Chapitre 4 Chapitre 4
PDV de Paige
La douce lumière dorée du matin se répand dans ma chambre, et je me tourne vers la fenêtre, observant le soleil se lever avec un calme contentement et un sentiment de renouveau. J’ai l’impression d’être une femme nouvelle, aujourd’hui. Fini de m’inquiéter de Greg ou de ses sautes d’humeur. Fini de m’agiter pour lui préparer son petit-déjeuner avant qu’il ne file au travail.
Une note amère s’insinue dans mes pensées tandis que je me demande s’il me regrette seulement. Il n’a probablement pas perdu une seconde avant d’inviter Leanne à venir.
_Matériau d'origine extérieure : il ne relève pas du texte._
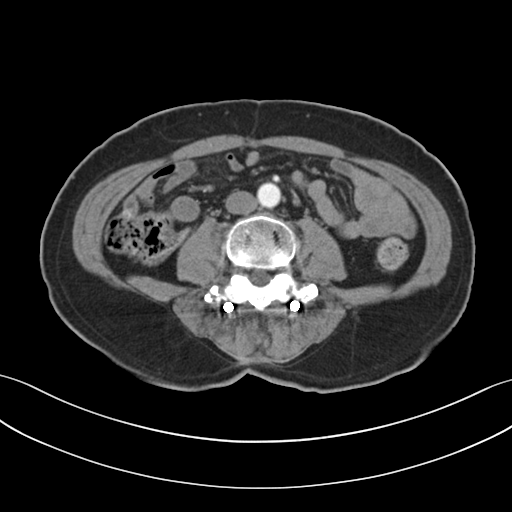
Q: What kind of scan is this?
A: Multiphase abdominal CT, liver, arterial phase.
Q: Patient?
A: Male, age 65.
Q: History?
A: Prior chemotherapy.

Elle a sans doute dormi dans mon lit, et elle lui prépare son petit-déjeuner en ce moment même. Dans un soupir agacé, je repousse la couette et je passe les jambes hors du lit. Je ne vais pas perdre une minute de plus à penser à Greg, pas aujourd’hui. C’est le premier jour du reste de ma vie, et je ne le laisserai pas, ni Leanne, y projeter une ombre.
— Salut, Maman, dit Jax en traînant les pieds jusqu’à la cuisine, se frottant les yeux, toujours vêtu de son pyjama Lego.
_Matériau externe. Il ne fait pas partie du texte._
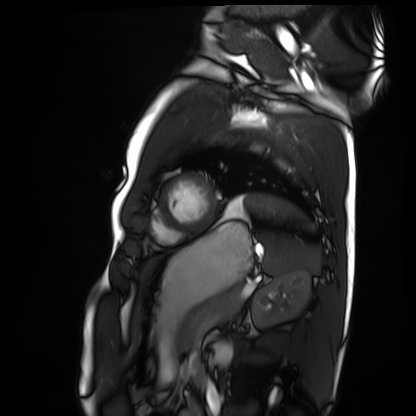
Q: What kind of scan is this?
A: Cardiac MRI.
Subject group: healthy volunteer.

— Bonjour, mon cœur. Tu as bien dormi ? demandé-je en déposant des œufs brouillés dans nos assiettes, à côté des tartines beurrées.
— Oui. Mon lit est trop doux. C’est comme un gros nuage tout moelleux, répond-il avec un sourire ensommeillé.
— Tant mieux. Viens, mange ton petit-déjeuner. Après, on pourra aller explorer la ville avant notre rendez-vous à l’école.
Il grimpe sur le tabouret au comptoir, et je pose son assiette devant lui avant de nous verser à tous les deux un verre de jus d’orange.
Une fois que nous avons fini de manger, j’aide Jaxon à s’habiller, puis nous partons au parc. Comme c’est un jour d’école, l’endroit est vide : il n’y a que nous deux à profiter du calme, ce qui change agréablement. Je pousse Jax sur la balançoire, puis je le regarde dévaler le toboggan encore et encore. Quand il court vers les barres de singe, je le suis, me tenant juste en dessous au cas où il glisserait. Elles sont plus hautes que je ne le voudrais, mais son visage est fermé, déterminé. Impossible de le dissuader d’essayer. Jaxon attrape la première barre de sa petite main.
— Voilà. Maintenant, balance-toi et attrape la suivante, dis-je pour l’encourager.
Je reste tout près, prête à le rattraper.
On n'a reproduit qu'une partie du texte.